Does a random variable come from a probability distribution or is it vice-versa?

66 Views Asked by At

I am curious to know which statement is correct:

  1. a random variable come from a probability distribution OR
  2. a probability distribution is created from observing the behavior of a random variable
2

There are 2 best solutions below

0
On

Any random variable is a real-measurable function on the given space, equipped with some $\sigma$-algebra. It induces the probability mass function, in case the image is a discrete set, etc.

1
On

Interesting question!

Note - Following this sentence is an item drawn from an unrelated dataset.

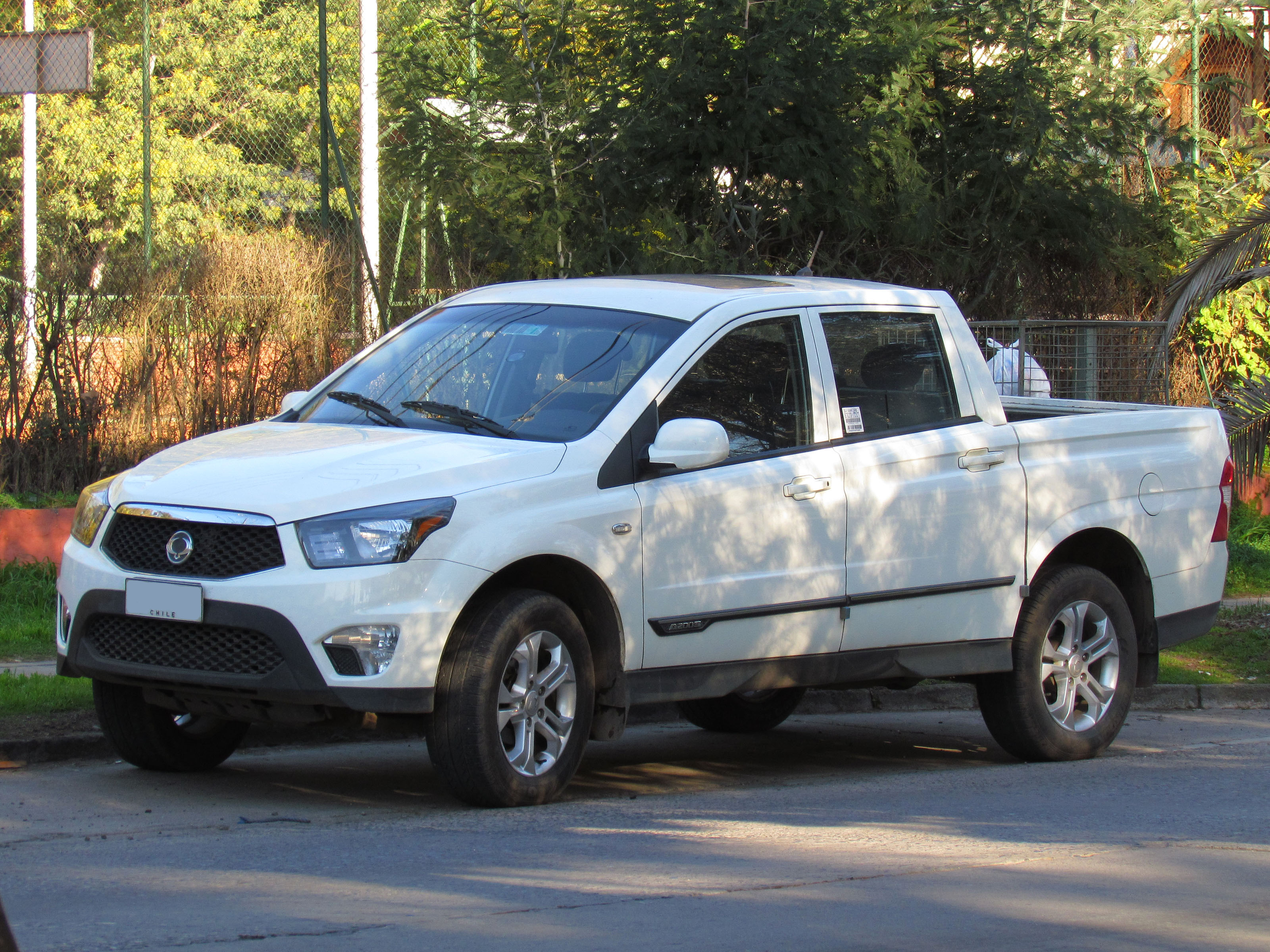 Ssangyong Actyon Sport A 200 S 2012

The answer is that it can go both ways.

For any probability distribution F, i.e. a cadlag (right continuous with left limits) function $F: (-\infty, \infty) \to [0,1]$ satisfying

\begin{equation} \lim_{x \to -\infty} F(x) = 0, \lim_{x \to \infty} F(x) = 1, \end{equation}

there exists a random variable $X$ with $\mathbb{P}(X \leq x) = F(x)$. Specifically, this means there exists a probability space $(\Omega, \mathcal{A}, \mathbb{P})$, and a measurable function $X: \Omega \to \mathbb{R}$ with $\mathbb{P}(\{\omega: X(\omega) \leq x\}) = F(x)$ for every $x \in \mathbb{R}$. Depending on the distribution function $F$, there may be many possible probability spaces that work, but usually $\Omega$ just sits in the background, and we don't think much about it. (It turns out that the space $\Omega = [0,1]$ with the Borel sigma-field and Lebesgue measure always works, so you can assume that's where $X$ lives if you like.)

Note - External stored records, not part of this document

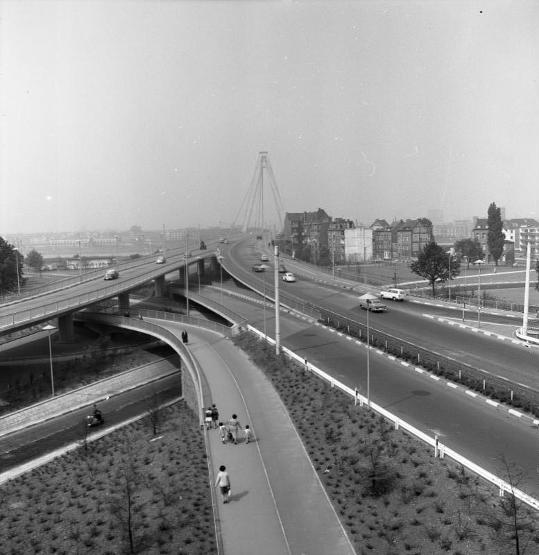 Stadtaufnahme Köln/Severinsbrücke Information added by Wikimedia users.
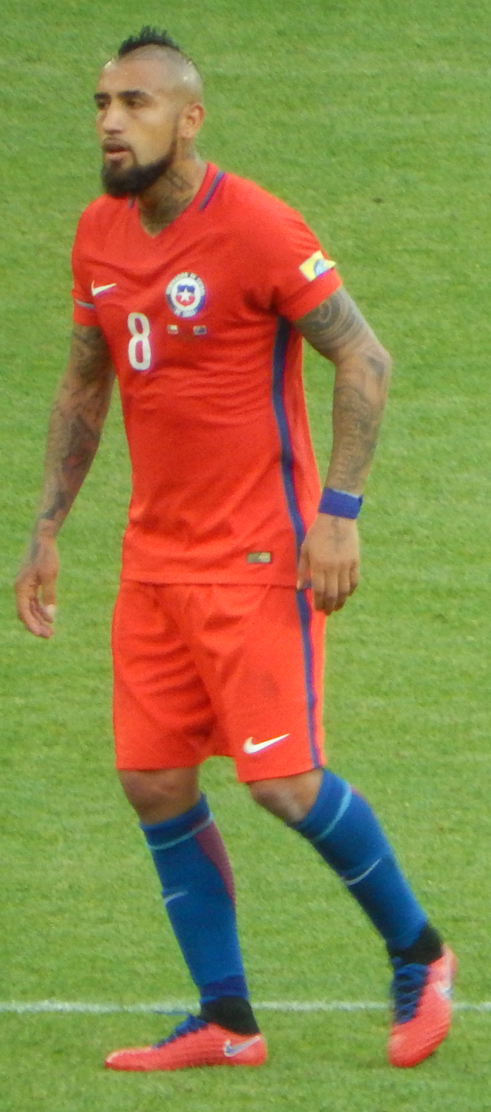 Артуро Видаль Матч Чили – Австралия
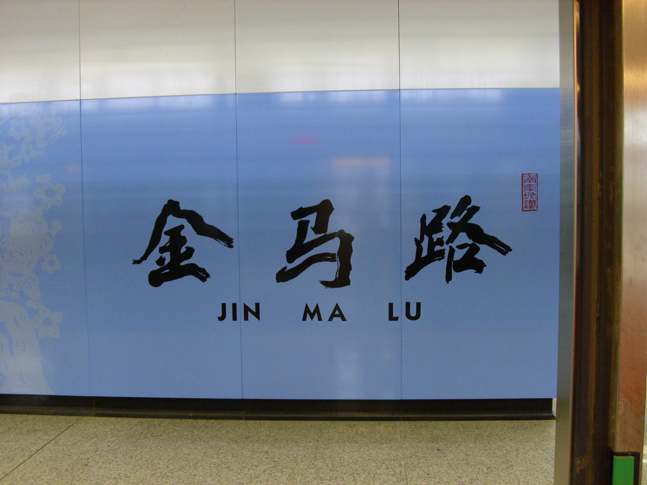 南京地铁2号线 金马路站

Conversely, if $X$ is a measurable map from a probability space $\Omega$ into $\mathbb{R}$, then the function $F_X: \mathbb{R} \to [0,1]$ is called the distribution function of $X$, defined as $F_X(x) = \mathbb{P}(\{\omega: X(\omega) \leq x\})$. One can use the axioms of a probability space to show that $F_X$ satisfies all the properties mentioned above.

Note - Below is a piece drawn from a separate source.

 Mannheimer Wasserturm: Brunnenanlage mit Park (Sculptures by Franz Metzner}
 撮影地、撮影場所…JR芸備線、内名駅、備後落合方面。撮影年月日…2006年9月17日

Philosophically, what is happening? Roughly speaking, a statistician would like the first definition. The idea is: we observe data from some process, and form an empirical distribution from it. We assume there is a random variable $X$ generating the data, and we can try to understand how the empirical distribution relates to the true distribution of $X$.

For a mathematician, the other order is more typical. We define processes or variables abstractly using random variables on probability spaces, and prove theorems about them, or about the corresponding distribution functions.